File formats: .csvz and .tsvz

Introduction

‘csvz’ and ‘tsvz’ are newly invented excel file formats by pyexcel. Simply put, ‘csvz’ is the zipped content of one or more csv file(s). ‘tsvz’ is the twin brother of ‘csvz’. They are similiar to the implementation of xlsx format, which is a zip of excel content in xml format.

The obvious tangile benefit of zipped csv over normal csv is the reduced file size. However, the drawback is the need of unzipping software.

Single Sheet

When a single sheet is to be saved, the resulting csvz file will be a zip file that contains one csv file bearing the name of Sheet.

>>> from pyexcel_io import save_data
>>> data = [[1,2,3]]
>>> save_data("myfile.csvz", data)
>>> import zipfile
>>> zip = zipfile.ZipFile("myfile.csvz", 'r')
>>> zip.namelist()
['pyexcel_sheet1.csv']
>>> zip.close()

And it can be read out as well and can be saved in any other supported format.
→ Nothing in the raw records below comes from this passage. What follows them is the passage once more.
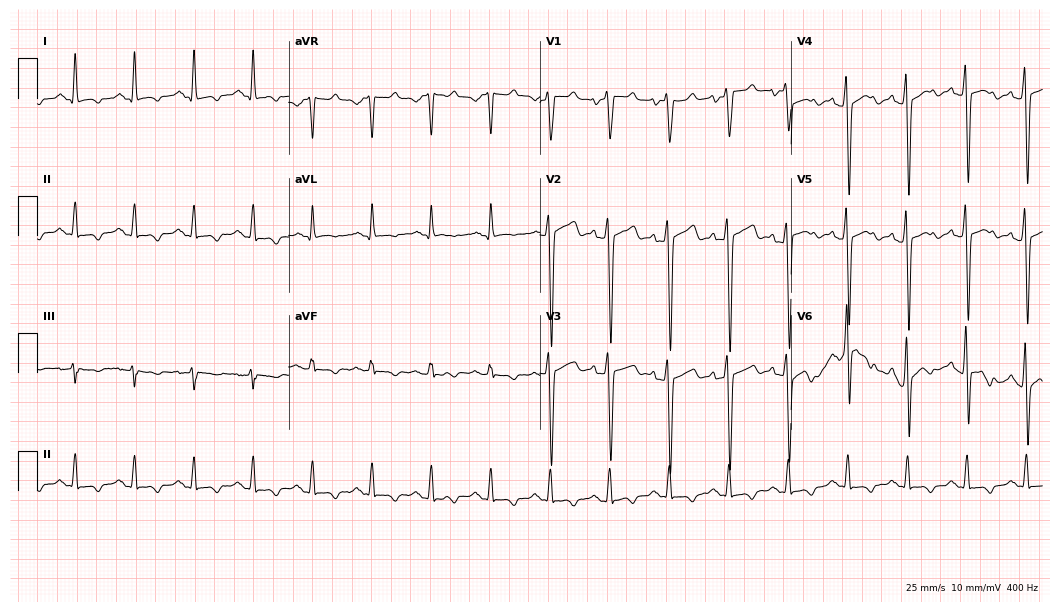
12-lead ECG from a 46-year-old male patient. Screened for six findings — first-degree AV block, right bundle branch block, left bundle branch block, sinus bradycardia, atrial fibrillation, sinus tachycardia — none is recorded. Only these six findings were labelled.
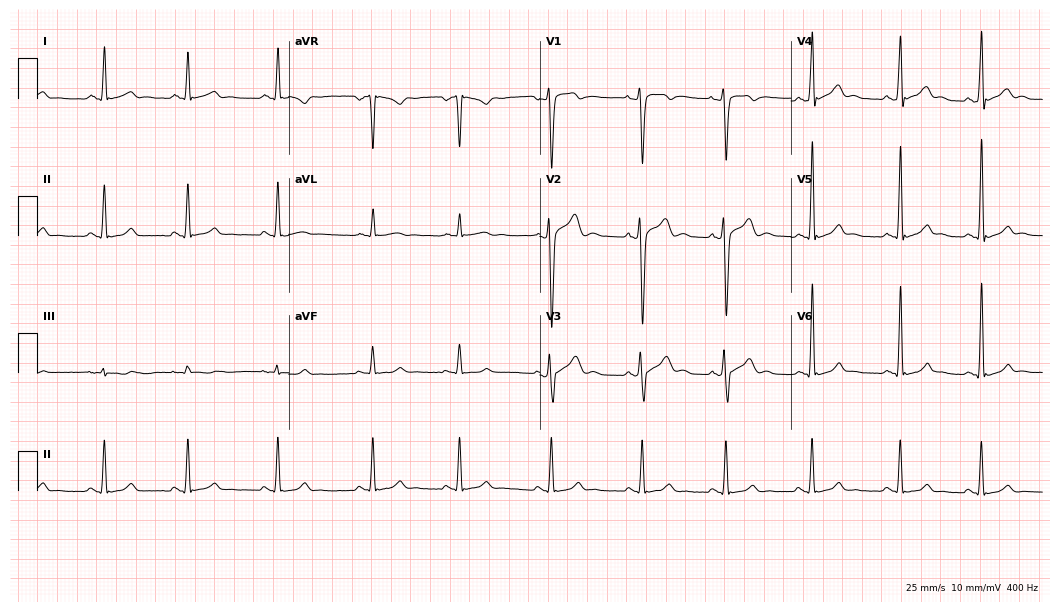
Standard 12-lead ECG recorded from a 30-year-old man (10.2-second recording at 400 Hz). Read as a normal ECG.
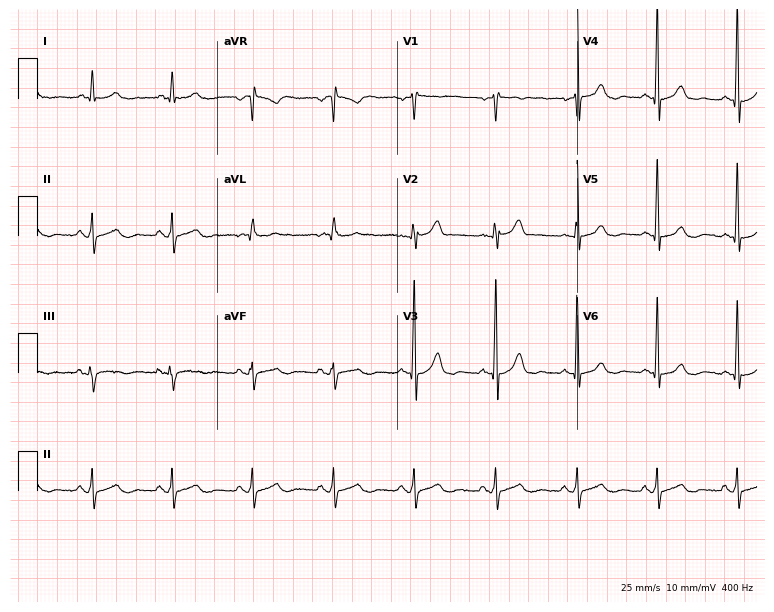
Standard 12-lead ECG recorded from a 50-year-old male (7.3-second recording at 400 Hz). Read as a normal ECG.
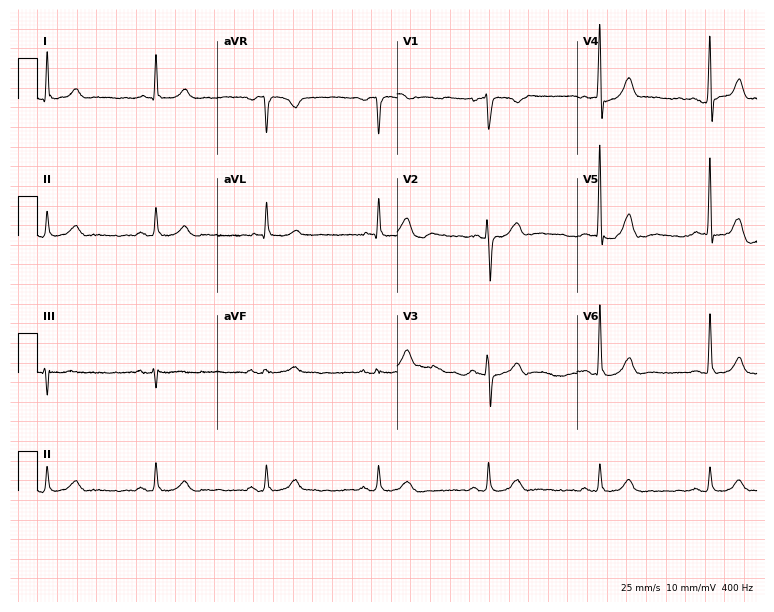
Electrocardiogram (7.3-second recording at 400 Hz), a 77-year-old man. Overall reading on record: normal ECG.
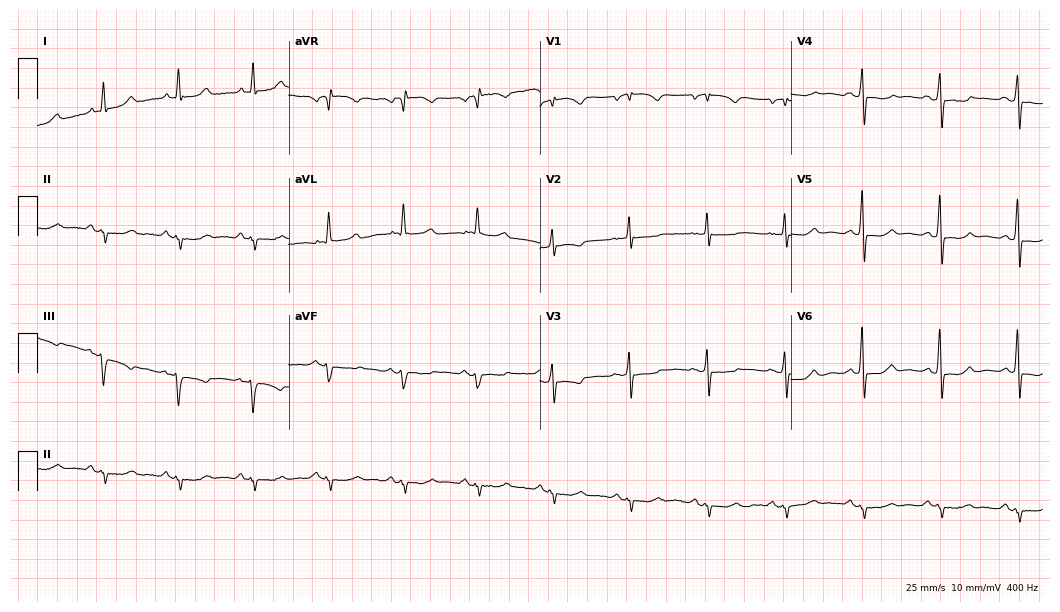
12-lead ECG from a man, 67 years old. No first-degree AV block, right bundle branch block (RBBB), left bundle branch block (LBBB), sinus bradycardia, atrial fibrillation (AF) or sinus tachycardia recorded for this tracing. Findings outside these six are not listed.
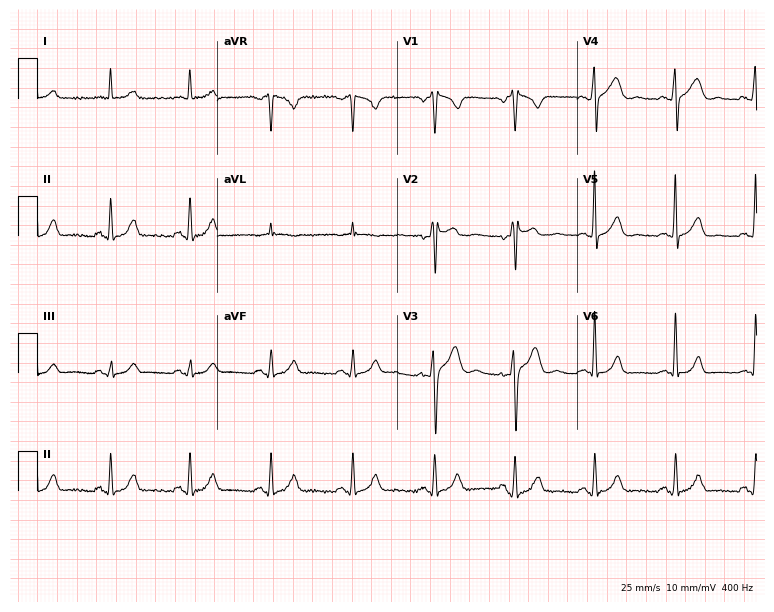
Resting 12-lead electrocardiogram (7.3-second recording at 400 Hz). Patient: a male, 36 years old. Read as a normal ECG.
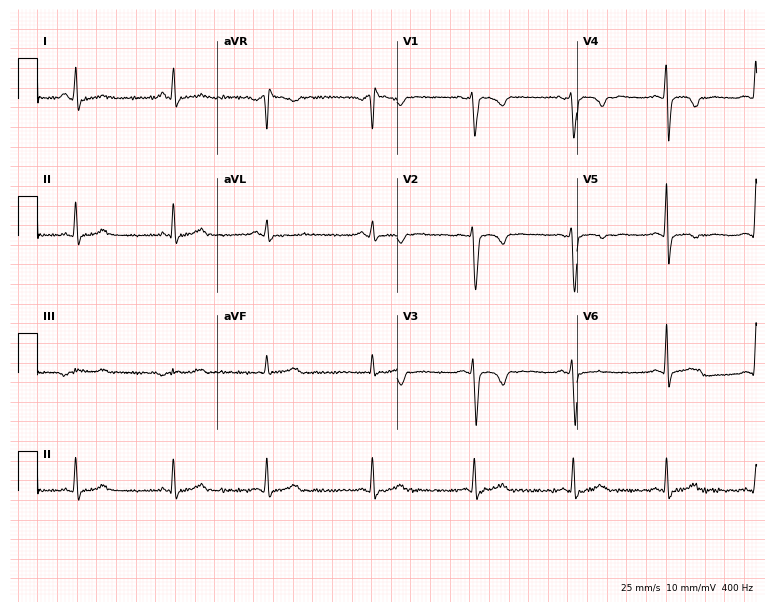
12-lead ECG from a 32-year-old female patient. No first-degree AV block, right bundle branch block, left bundle branch block, sinus bradycardia, atrial fibrillation or sinus tachycardia recorded for this tracing. Findings outside these six are not listed.
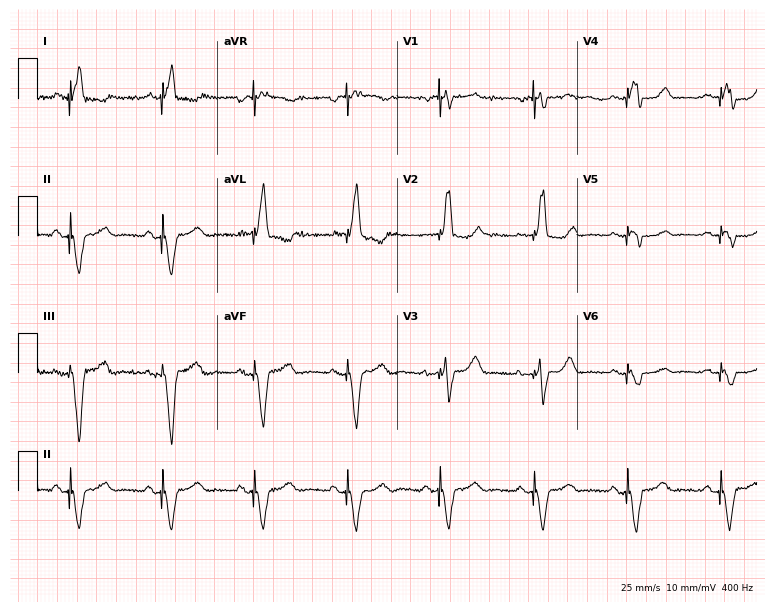
Electrocardiogram (7.3-second recording at 400 Hz), an 85-year-old female patient. Of the six screened findings (first-degree AV block, right bundle branch block (RBBB), left bundle branch block (LBBB), sinus bradycardia, atrial fibrillation (AF), sinus tachycardia), none is recorded.
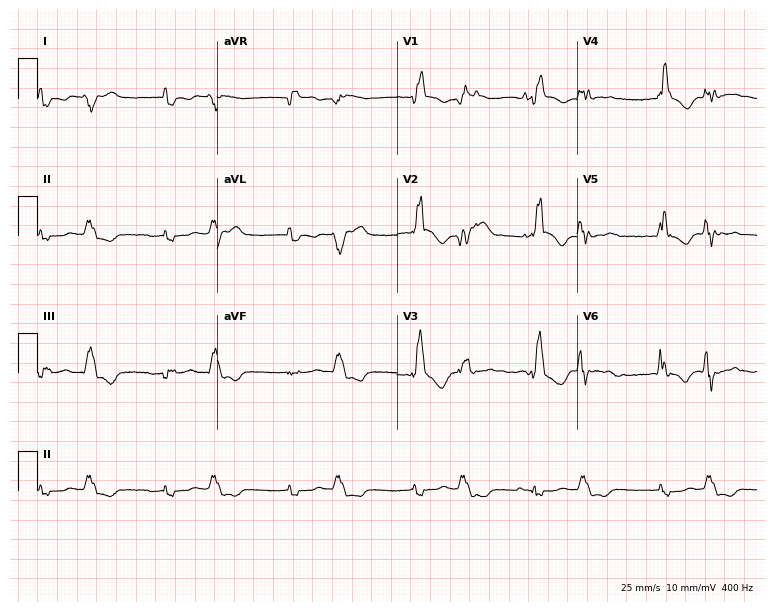
12-lead ECG from a male, 64 years old (7.3-second recording at 400 Hz). Shows right bundle branch block.
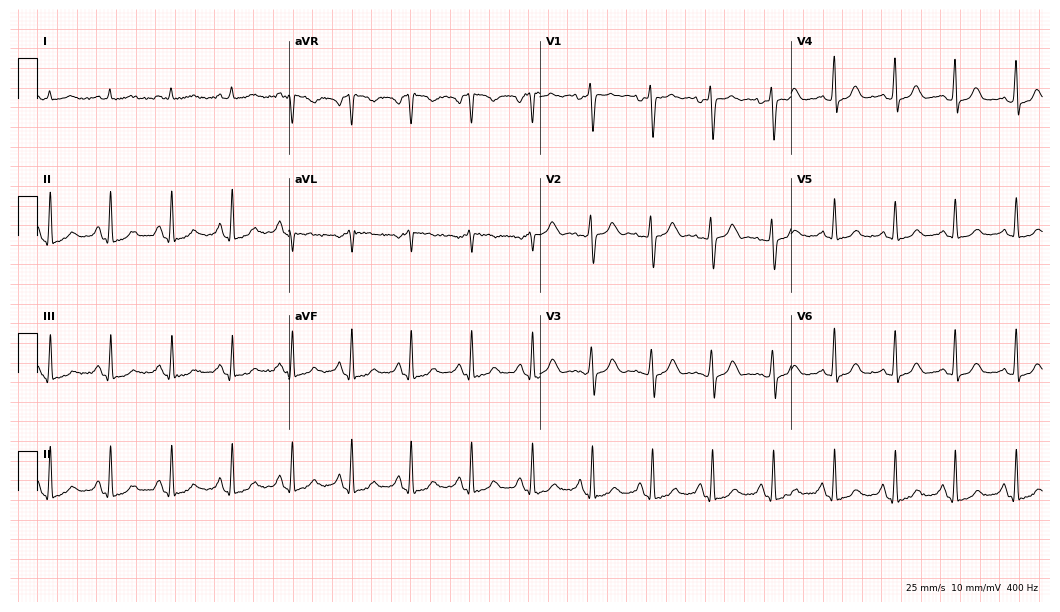
12-lead ECG from a 47-year-old woman. Screened for six findings — first-degree AV block, right bundle branch block, left bundle branch block, sinus bradycardia, atrial fibrillation, sinus tachycardia — none is recorded.
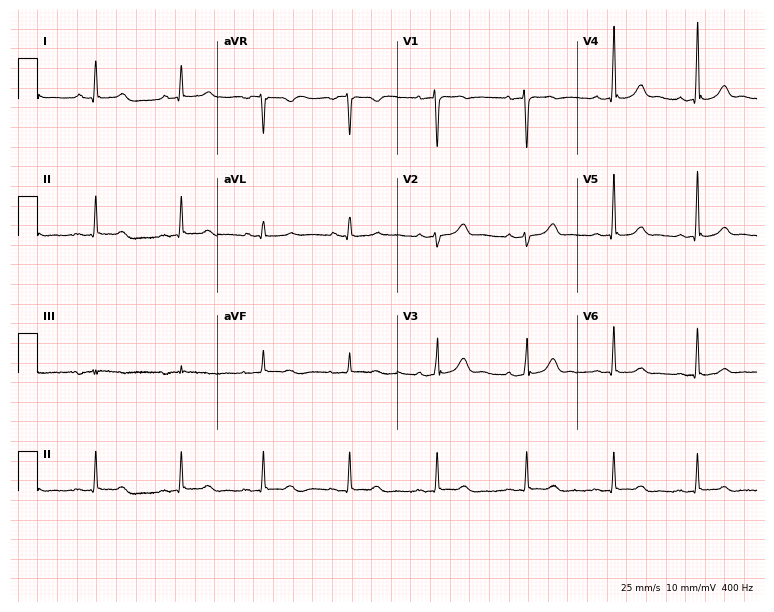
Resting 12-lead electrocardiogram. Patient: a 44-year-old man. Read as a normal ECG.

>>> from pyexcel_io import get_data
>>> data = get_data("myfile.csvz")
>>> import json
>>> json.dumps(data)
'{"pyexcel_sheet1": [[1, 2, 3]]}'

Multiple Sheet Book

When multiple sheets are to be saved as a book, the resulting csvz file will be a zip file that contains each sheet as a csv file named after corresponding sheet name.
>>> from pyexcel_io._compact import OrderedDict
>>> content = OrderedDict()
>>> content.update({
...     'Sheet 1':
...         [
...             [1.0, 2.0, 3.0],
...             [4.0, 5.0, 6.0],
...             [7.0, 8.0, 9.0]
...         ]
... })
>>> content.update({
...     'Sheet 2':
...         [
...             ['X', 'Y', 'Z'],
...             [1.0, 2.0, 3.0],
...             [4.0, 5.0, 6.0]
...         ]
... })
>>> content.update({
...     'Sheet 3':
...         [
...             ['O', 'P', 'Q'],
...             [3.0, 2.0, 1.0],
...             [4.0, 3.0, 2.0]
...         ]
... })
>>> save_data("mybook.csvz", content)
>>> import zipfile
>>> zip = zipfile.ZipFile("mybook.csvz", 'r')
>>> zip.namelist()
['Sheet 1.csv', 'Sheet 2.csv', 'Sheet 3.csv']
>>> zip.close()

The csvz book can be read back with two lines of code. And once it is read out, it can be saved in any other supported format.

>>> book2 = get_data("mybook.csvz")
>>> json.dumps(book2)
'{"Sheet 1": [[1.0, 2.0, 3.0], [4.0, 5.0, 6.0], [7.0, 8.0, 9.0]], "Sheet 2": [["X", "Y", "Z"], [1.0, 2.0, 3.0], [4.0, 5.0, 6.0]], "Sheet 3": [["O", "P", "Q"], [3.0, 2.0, 1.0], [4.0, 3.0, 2.0]]}'

Open csvz without pyexcel-io

All you need is a unzipping software. I would recommend 7zip which is open source and is available on all available OS platforms.

On latest Windows platform (windows 8), zip file is supported so just give the “csvz” file a file extension as “.zip”. The file can be opened by File Explorer.